Your assignment: Repeat the listing that follows, character for character, minus the pictures.
** Opening Given material block **
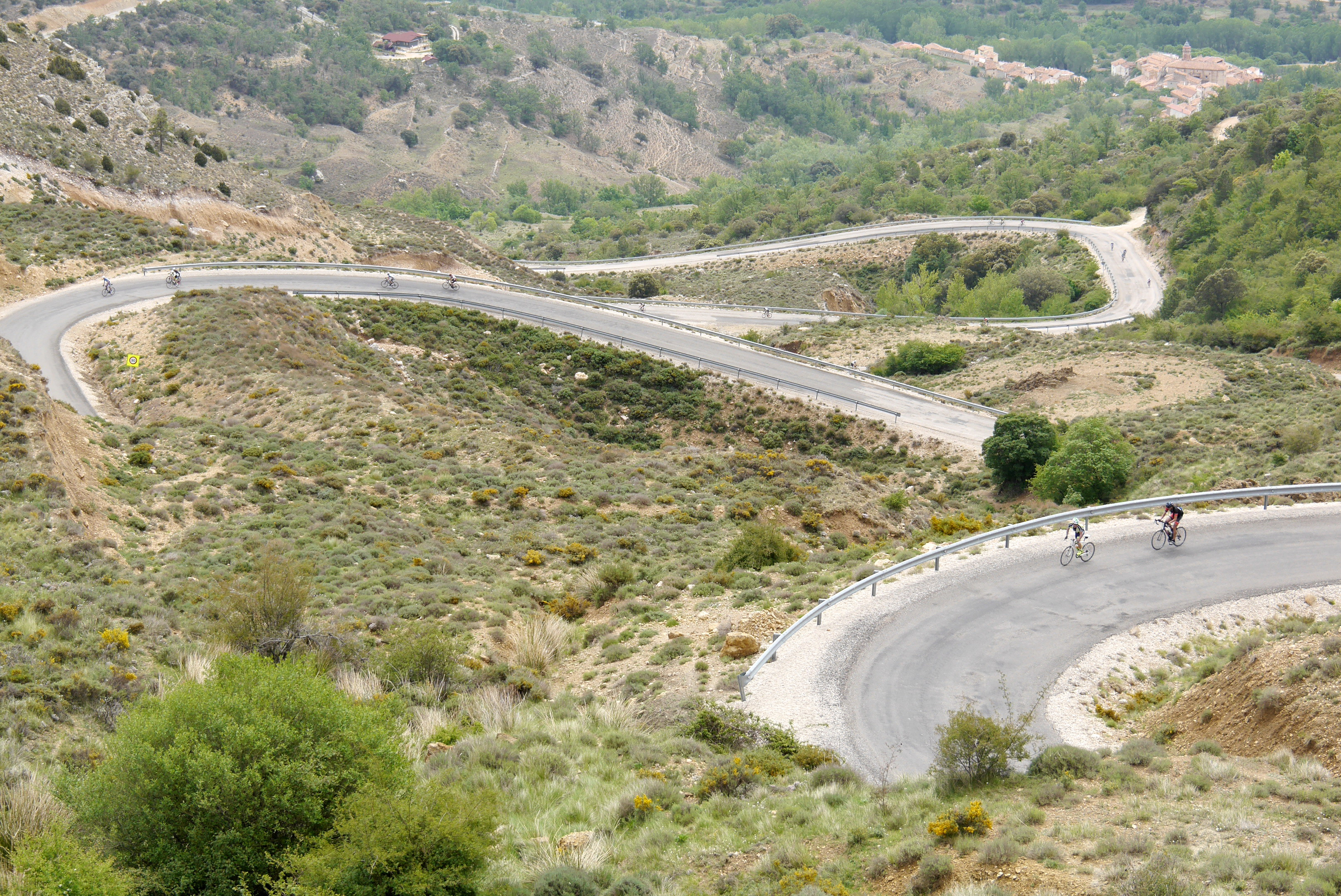 IX Marcha Cicloturista Geoparque del Maestrazgo
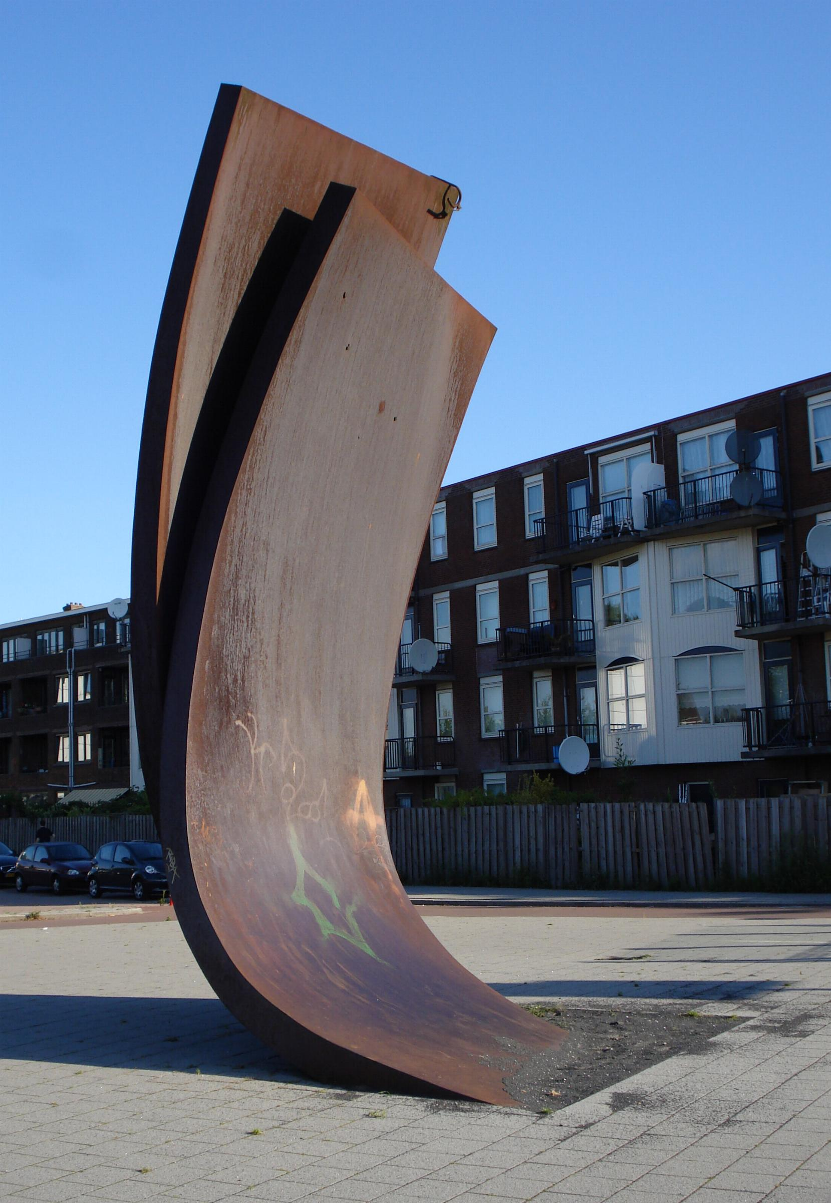 Rotterdam, Gerdesiaweg, Kunstwerk zonder titel van Gerard Walraeven. Rotterdam/The Netherlands.
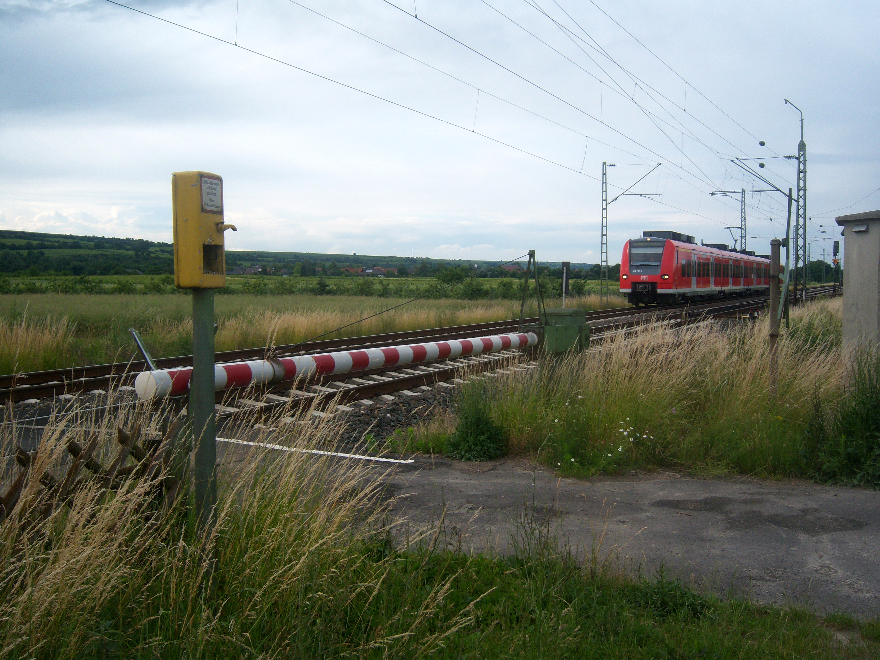 Anrufschranke auf der Bahnstrecke Mainz–Ludwigshafen südlich des Guntersblumer Bahnhofs
** Closing Given material block **
Answer to this task:
 IX Marcha Cicloturista Geoparque del Maestrazgo
 Rotterdam, Gerdesiaweg, Kunstwerk zonder titel van Gerard Walraeven. Rotterdam/The Netherlands.
 Anrufschranke auf der Bahnstrecke Mainz–Ludwigshafen südlich des Guntersblumer Bahnhofs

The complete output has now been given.